Exercise details: The records below are to be reproduced exactly, with the pictures left out.

Provided data:
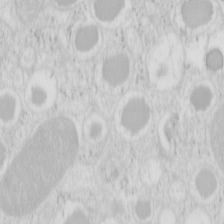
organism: Mouse
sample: Pancreas
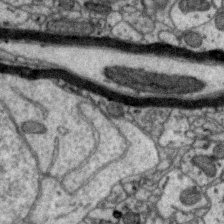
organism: Zebra finch
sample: Brain
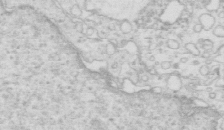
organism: Mouse
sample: Multiciliated cells
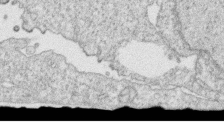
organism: Human
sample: HeLa cell HIV synapse
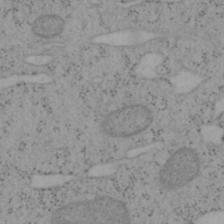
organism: Mouse
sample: OT-I killer T cells with ID8 ovarian cancer cells
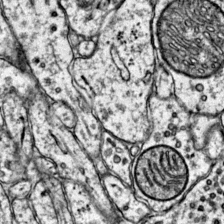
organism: Mouse
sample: Primary visual cortex
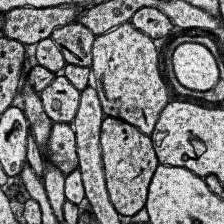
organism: Human
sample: Temporal Lobe
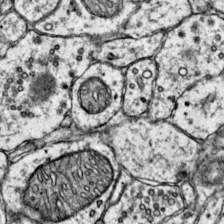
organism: Mouse
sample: Primary visual cortex
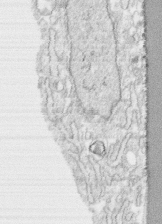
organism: Human
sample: CRL-1474
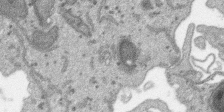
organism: Human
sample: Lung epithelial cells infected with SARS-CoV-2
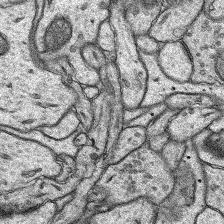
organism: Rat
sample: Hippocampus
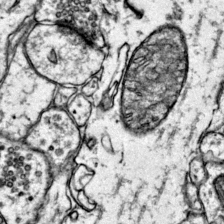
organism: Mouse
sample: Primary visual cortex
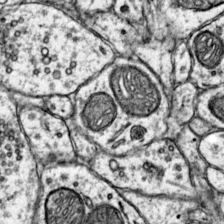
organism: Mouse
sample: Primary visual cortex
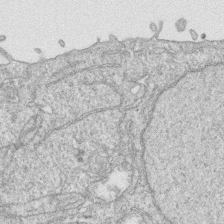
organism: Human
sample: HeLa cell HIV synapse
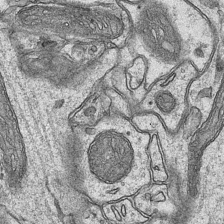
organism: Mouse
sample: CA1 Hippocampus
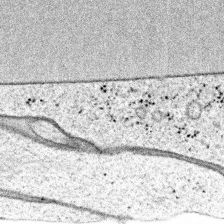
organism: Human
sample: HeLa cells
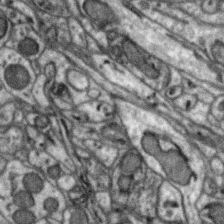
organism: Zebra finch
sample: Brain
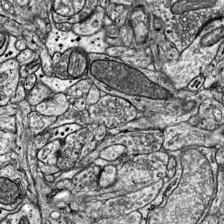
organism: Mouse
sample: Visual Cortex
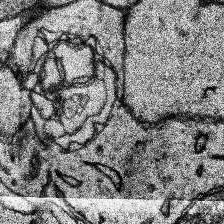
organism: Human
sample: Temporal Lobe
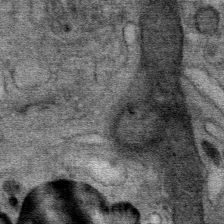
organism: Mouse
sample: Mouse Salivary gland
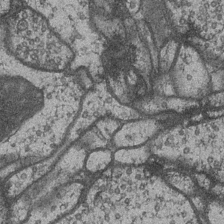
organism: Drosophila
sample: Optic medulla
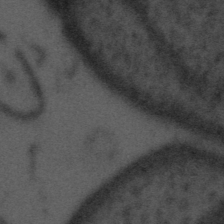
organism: Tuwongella immobilis
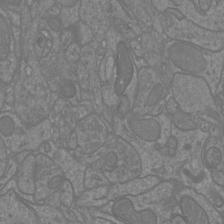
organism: Mouse
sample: Cortical neurons
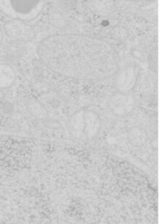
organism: Mouse
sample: Pancreas
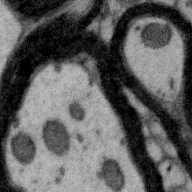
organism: Zebra finch
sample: Brain
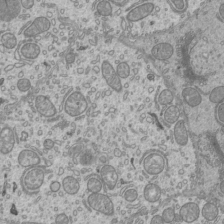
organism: Mouse
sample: Cilia; mouse epididymis
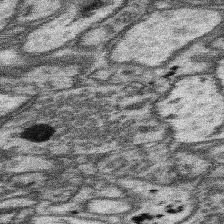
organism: Mouse
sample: Somatosensory cortex neuropil
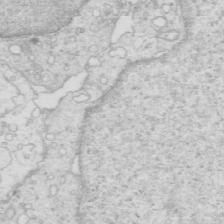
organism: Mouse
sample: Multiciliated cells
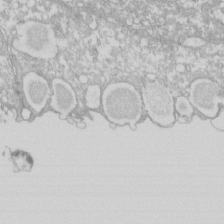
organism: Xenopus
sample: Cilia; centrioles in frog embryo cells
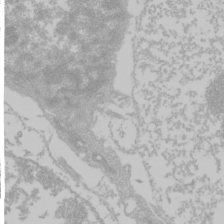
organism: Mouse
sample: Cancer cell death in ED-1 cells
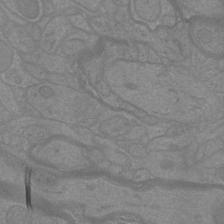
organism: Mouse
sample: Cortical neurons
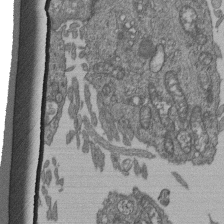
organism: Human
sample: Retinal organoid Rod and Cone cells
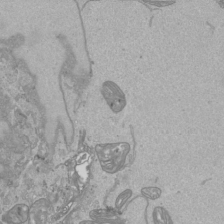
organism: Human
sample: Mitochondria in HCT116 cells
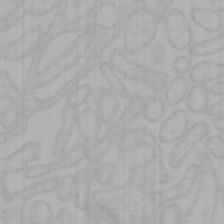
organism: Mouse
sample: Choroid plexus
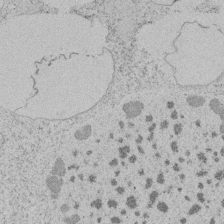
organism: Tetrahymena
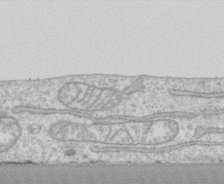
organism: Human
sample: CRL-1474
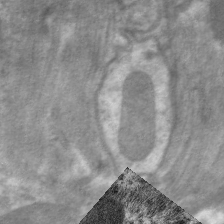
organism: C. elegans
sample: Pharynx
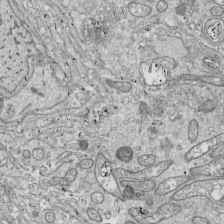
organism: Drosophila
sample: Cell division; meiosis; drosophila spermatocytes
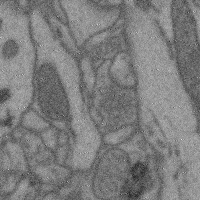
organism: Mouse
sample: Cerebral cortex
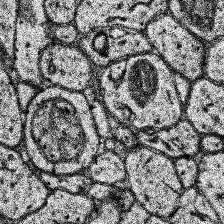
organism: Human
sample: Temporal Lobe
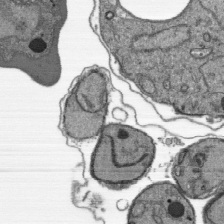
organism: Plasmodium falciparum
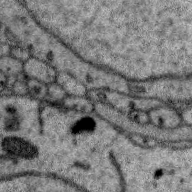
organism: Zebra finch
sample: Brain
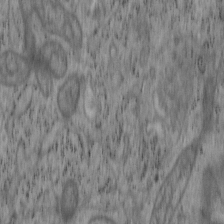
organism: Human
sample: HeLa cells
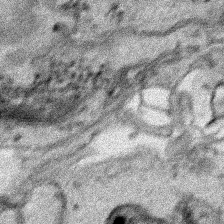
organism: Human
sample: Mitochondria in HCT116 cells
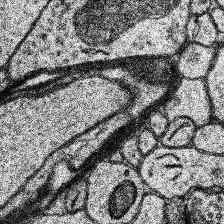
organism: Human
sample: Temporal Lobe
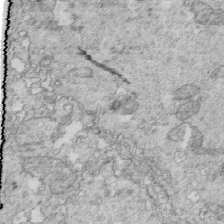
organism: Mouse
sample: Multiciliated cells
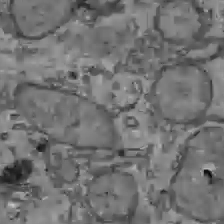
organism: C57BL Mouse
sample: Liver
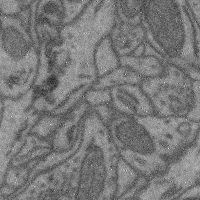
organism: Mouse
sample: Cerebral cortex
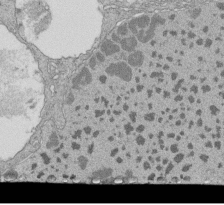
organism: Tetrahymena
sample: Cilia in tetrahymena
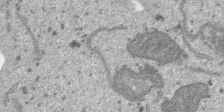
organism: Human
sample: Lung epithelial cells infected with SARS-CoV-2
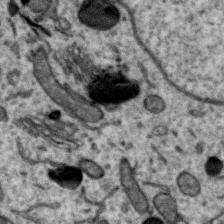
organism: Zebra finch
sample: Brain
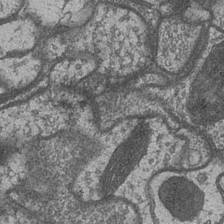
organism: Drosophila
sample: Optic medulla
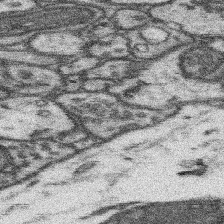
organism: Mouse
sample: Somatosensory cortex neuropil
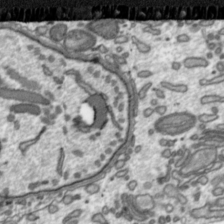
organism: Toxoplasma gondii
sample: Parasites in a vacuole inside a host cell
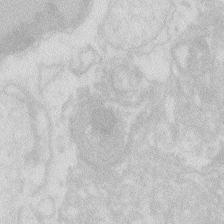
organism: Zebrafish
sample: Macrophage
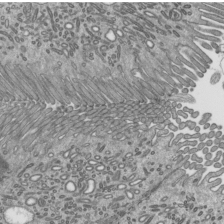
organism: Mouse
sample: Mouse epididymis efferent ductule cilia
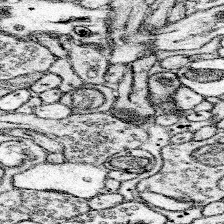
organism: Mouse
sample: Somatosensory cortex neuropil
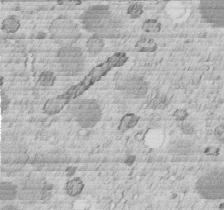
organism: C. elegans
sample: C. elegans embryo early stage
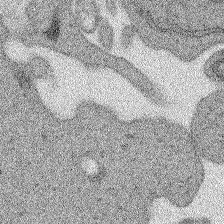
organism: Human
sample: HeLa cells
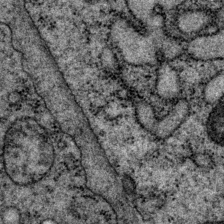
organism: P. pacificus
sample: Pharynx
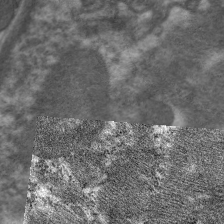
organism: C. elegans
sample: Pharynx
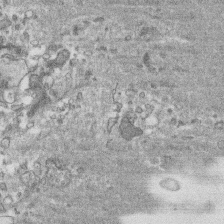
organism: Human
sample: CRL-1474
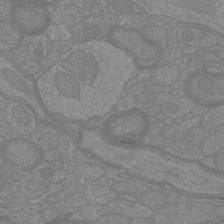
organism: Mouse
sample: Cortical neurons
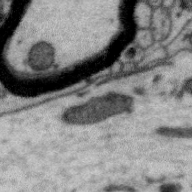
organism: Zebra finch
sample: Brain
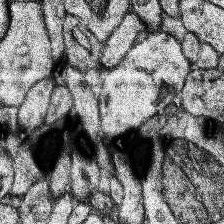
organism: Human
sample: Temporal Lobe
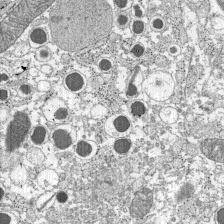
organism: C57BL Mouse
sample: Pancreatic islet
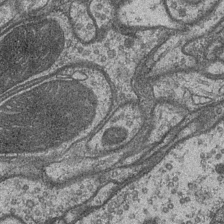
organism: Drosophila
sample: Optic medulla
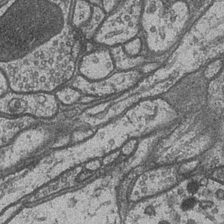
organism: Drosophila
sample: Optic medulla
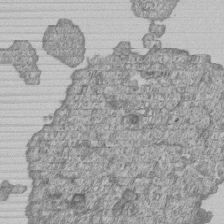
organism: Human
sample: MDA-MB-231 cells
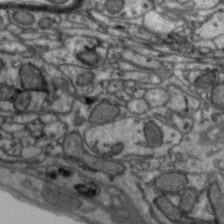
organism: Zebra finch
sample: Brain
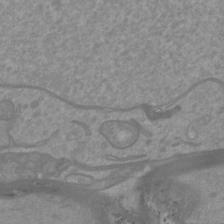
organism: Mouse
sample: Cortical neurons
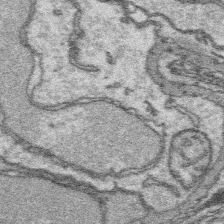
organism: Platynereis dumerilii
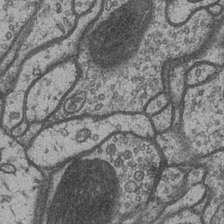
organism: Drosophila
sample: Optic medulla
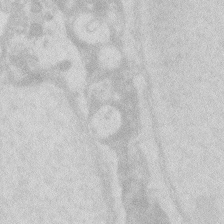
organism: Zebrafish
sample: Macrophage
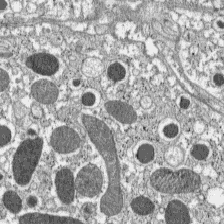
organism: C57BL Mouse
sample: Pancreatic islet
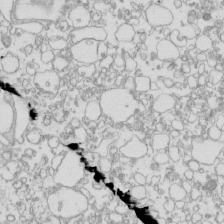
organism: Mouse
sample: Macrophages
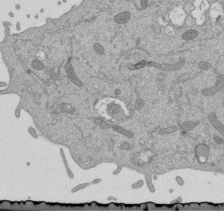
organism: Mouse
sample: ED-1 cell nuclei; centrioles
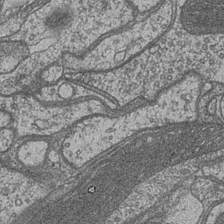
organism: Drosophila
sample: Optic medulla
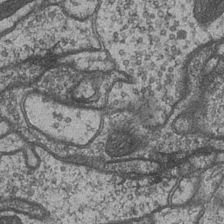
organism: Drosophila
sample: Optic medulla
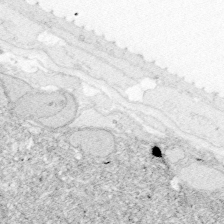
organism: Zebrafish
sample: Whole-Brain
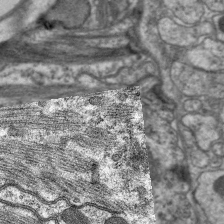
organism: C. elegans
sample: Pharynx
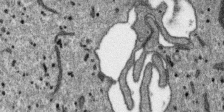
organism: Human
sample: Lung epithelial cells, uninfected (mock) control
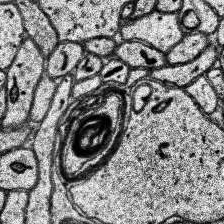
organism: Human
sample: Temporal Lobe
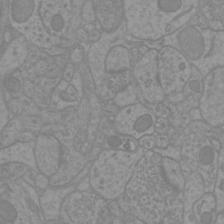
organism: Mouse
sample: Cortical neurons
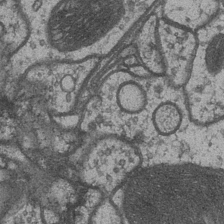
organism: Drosophila
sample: Optic medulla
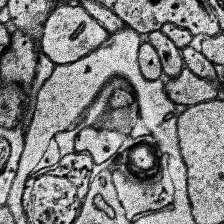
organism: Human
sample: Temporal Lobe
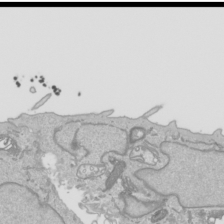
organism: Human
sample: Mitochondria in HCT116 cells
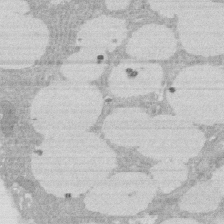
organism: Rat
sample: Salivary granule
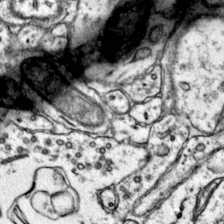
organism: Mouse
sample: Primary visual cortex
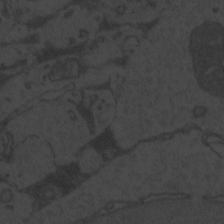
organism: Zebrafish
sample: Macrophage infected with Toxoplasma gondii
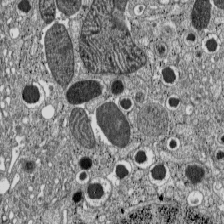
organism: C57BL Mouse
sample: Pancreatic islet
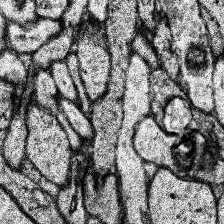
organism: Human
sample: Temporal Lobe
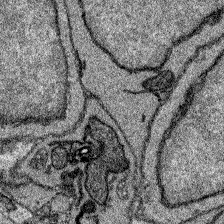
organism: Zebrafish
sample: Larval olfactory bulb
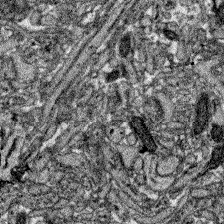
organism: Zebrafish
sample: Larval olfactory bulb
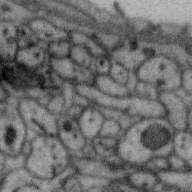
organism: Zebra finch
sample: Brain
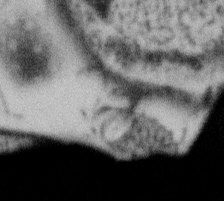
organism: Gemmata obscuriglobus
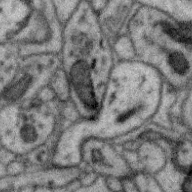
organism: Zebra finch
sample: Brain
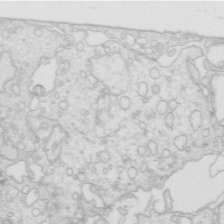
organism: Mouse
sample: Multiciliated cells
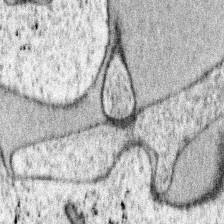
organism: Human
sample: HeLa cells
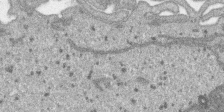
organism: Human
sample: Lung epithelial cells infected with SARS-CoV-2
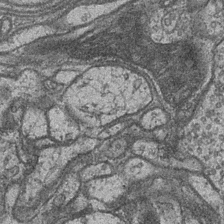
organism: Drosophila
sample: Optic medulla
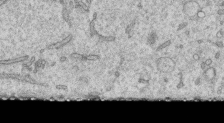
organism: Human
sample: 1205lu cells
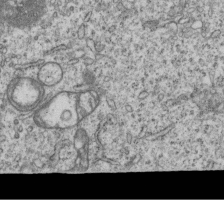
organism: Human
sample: MDA-MB-231 cells
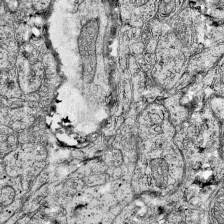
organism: Mouse
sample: Visual Cortex
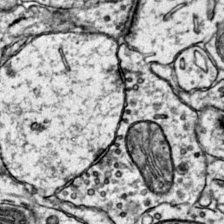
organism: Mouse
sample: Primary visual cortex
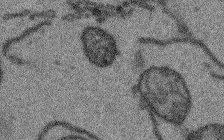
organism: Arabidopsis thaliana
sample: Root tip
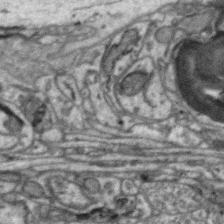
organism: Zebra finch
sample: Brain
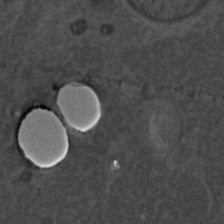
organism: C. elegans
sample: C. elegans embryo
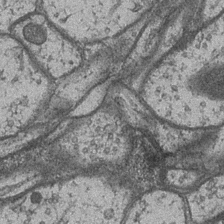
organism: Drosophila
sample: Optic medulla
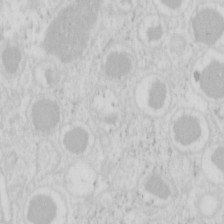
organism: Mouse
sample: Pancreas
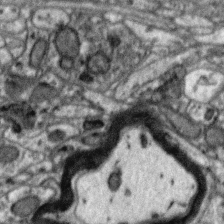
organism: Zebra finch
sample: Brain
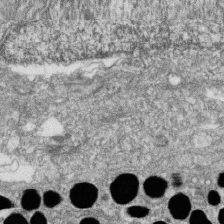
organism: Zebrafish
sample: Cilia; retinal pigment epithelium
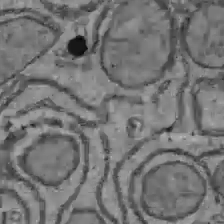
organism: C57BL Mouse
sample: Liver
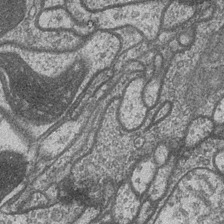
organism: Drosophila
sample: Optic medulla
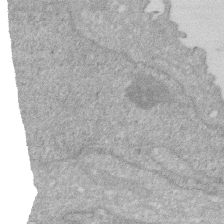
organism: Human
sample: HIV infected U937 cells
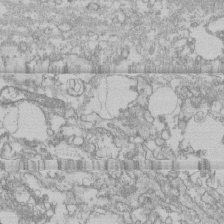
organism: Human
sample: CRL-1474
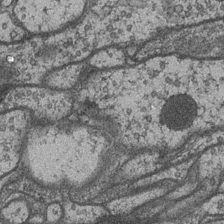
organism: Drosophila
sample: Optic medulla
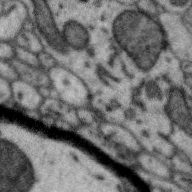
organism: Zebra finch
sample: Brain
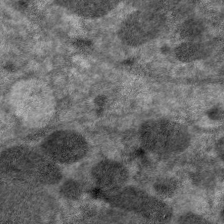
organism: C. elegans
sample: Pharynx
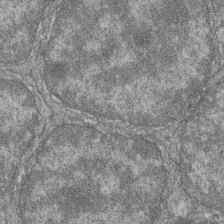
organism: Zebrafish
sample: Cilia; retinal pigment epithelium
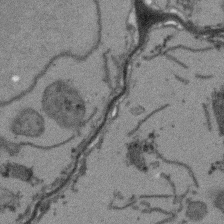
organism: Arabidopsis thaliana
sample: Root tip
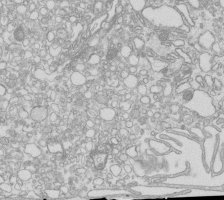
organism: Mouse
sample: Macrophages
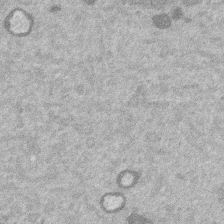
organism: Mouse
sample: Dividing mouse embryo 1 cell stage
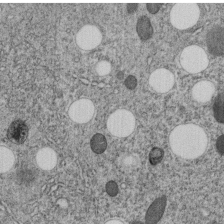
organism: C. elegans
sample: C. elegans embryo early stage
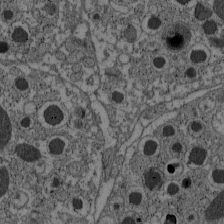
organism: C57BL Mouse
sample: Pancreatic islet
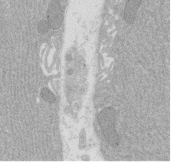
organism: Rat
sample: Salivary granule
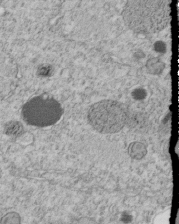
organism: C. elegans
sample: C. elegans embryo early stage
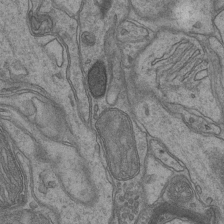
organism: Mouse
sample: CA1 Hippocampus
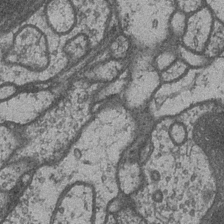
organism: Drosophila
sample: Optic medulla
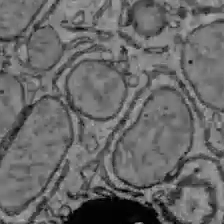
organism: C57BL Mouse
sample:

Written answer:
organism: Mouse
sample: Pancreas
organism: Zebra finch
sample: Brain
organism: Mouse
sample: Multiciliated cells
organism: Human
sample: HeLa cell HIV synapse
organism: Mouse
sample: OT-I killer T cells with ID8 ovarian cancer cells
organism: Mouse
sample: Primary visual cortex
organism: Human
sample: Temporal Lobe
organism: Mouse
sample: Primary visual cortex
organism: Human
sample: CRL-1474
organism: Human
sample: Lung epithelial cells infected with SARS-CoV-2
organism: Rat
sample: Hippocampus
organism: Mouse
sample: Primary visual cortex
organism: Mouse
sample: Primary visual cortex
organism: Human
sample: HeLa cell HIV synapse
organism: Mouse
sample: CA1 Hippocampus
organism: Human
sample: HeLa cells
organism: Zebra finch
sample: Brain
organism: Mouse
sample: Visual Cortex
organism: Human
sample: Temporal Lobe
organism: Mouse
sample: Mouse Salivary gland
organism: Drosophila
sample: Optic medulla
organism: Tuwongella immobilis
organism: Mouse
sample: Cortical neurons
organism: Mouse
sample: Pancreas
organism: Zebra finch
sample: Brain
organism: Mouse
sample: Cilia; mouse epididymis
organism: Mouse
sample: Somatosensory cortex neuropil
organism: Mouse
sample: Multiciliated cells
organism: Xenopus
sample: Cilia; centrioles in frog embryo cells
organism: Mouse
sample: Cancer cell death in ED-1 cells
organism: Mouse
sample: Cortical neurons
organism: Human
sample: Retinal organoid Rod and Cone cells
organism: Human
sample: Mitochondria in HCT116 cells
organism: Mouse
sample: Choroid plexus
organism: Tetrahymena
organism: Human
sample: CRL-1474
organism: C. elegans
sample: Pharynx
organism: Drosophila
sample: Cell division; meiosis; drosophila spermatocytes
organism: Mouse
sample: Cerebral cortex
organism: Human
sample: Temporal Lobe
organism: Plasmodium falciparum
organism: Zebra finch
sample: Brain
organism: Human
sample: HeLa cells
organism: Human
sample: Mitochondria in HCT116 cells
organism: Human
sample: Temporal Lobe
organism: Mouse
sample: Multiciliated cells
organism: C57BL Mouse
sample: Liver
organism: Mouse
sample: Cerebral cortex
organism: Tetrahymena
sample: Cilia in tetrahymena
organism: Human
sample: Lung epithelial cells infected with SARS-CoV-2
organism: Zebra finch
sample: Brain
organism: Drosophila
sample: Optic medulla
organism: Mouse
sample: Somatosensory cortex neuropil
organism: Toxoplasma gondii
sample: Parasites in a vacuole inside a host cell
organism: Zebrafish
sample: Macrophage
organism: Mouse
sample: Mouse epididymis efferent ductule cilia
organism: Mouse
sample: Somatosensory cortex neuropil
organism: C. elegans
sample: C. elegans embryo early stage
organism: Human
sample: HeLa cells
organism: P. pacificus
sample: Pharynx
organism: C. elegans
sample: Pharynx
organism: Human
sample: CRL-1474
organism: Mouse
sample: Cortical neurons
organism: Zebra finch
sample: Brain
organism: Human
sample: Temporal Lobe
organism: C57BL Mouse
sample: Pancreatic islet
organism: Drosophila
sample: Optic medulla
organism: Drosophila
sample: Optic medulla
organism: Human
sample: MDA-MB-231 cells
organism: Zebra finch
sample: Brain
organism: Mouse
sample: Cortical neurons
organism: Platynereis dumerilii
organism: Drosophila
sample: Optic medulla
organism: Zebrafish
sample: Macrophage
organism: C57BL Mouse
sample: Pancreatic islet
organism: Mouse
sample: Macrophages
organism: Mouse
sample: ED-1 cell nuclei; centrioles
organism: Drosophila
sample: Optic medulla
organism: Drosophila
sample: Optic medulla
organism: Zebrafish
sample: Whole-Brain
organism: C. elegans
sample: Pharynx
organism: Human
sample: Lung epithelial cells, uninfected (mock) control
organism: Human
sample: Temporal Lobe
organism: Mouse
sample: Cortical neurons
organism: Drosophila
sample: Optic medulla
organism: Human
sample: Temporal Lobe
organism: Human
sample: Mitochondria in HCT116 cells
organism: Rat
sample: Salivary granule
organism: Mouse
sample: Primary visual cortex
organism: Zebrafish
sample: Macrophage infected with Toxoplasma gondii
organism: C57BL Mouse
sample: Pancreatic islet
organism: Human
sample: Temporal Lobe
organism: Zebrafish
sample: Larval olfactory bulb
organism: Zebrafish
sample: Larval olfactory bulb
organism: Zebra finch
sample: Brain
organism: Gemmata obscuriglobus
organism: Zebra finch
sample: Brain
organism: Mouse
sample: Multiciliated cells
organism: Human
sample: HeLa cells
organism: Human
sample: Lung epithelial cells infected with SARS-CoV-2
organism: Drosophila
sample: Optic medulla
organism: Human
sample: 1205lu cells
organism: Human
sample: MDA-MB-231 cells
organism: Mouse
sample: Visual Cortex
organism: Mouse
sample: Primary visual cortex
organism: Arabidopsis thaliana
sample: Root tip
organism: Zebra finch
sample: Brain
organism: C. elegans
sample: C. elegans embryo
organism: Drosophila
sample: Optic medulla
organism: Mouse
sample: Pancreas
organism: Zebra finch
sample: Brain
organism: Zebrafish
sample: Cilia; retinal pigment epithelium
organism: C57BL Mouse
sample: Liver
organism: Drosophila
sample: Optic medulla
organism: Human
sample: HIV infected U937 cells
organism: Human
sample: CRL-1474
organism: Drosophila
sample: Optic medulla
organism: Zebra finch
sample: Brain
organism: C. elegans
sample: Pharynx
organism: Zebrafish
sample: Cilia; retinal pigment epithelium
organism: Arabidopsis thaliana
sample: Root tip
organism: Mouse
sample: Macrophages
organism: Mouse
sample: Dividing mouse embryo 1 cell stage
organism: C. elegans
sample: C. elegans embryo early stage
organism: C57BL Mouse
sample: Pancreatic islet
organism: Rat
sample: Salivary granule
organism: C. elegans
sample: C. elegans embryo early stage
organism: Mouse
sample: CA1 Hippocampus
organism: Drosophila
sample: Optic medulla
organism: C57BL Mouse
sample:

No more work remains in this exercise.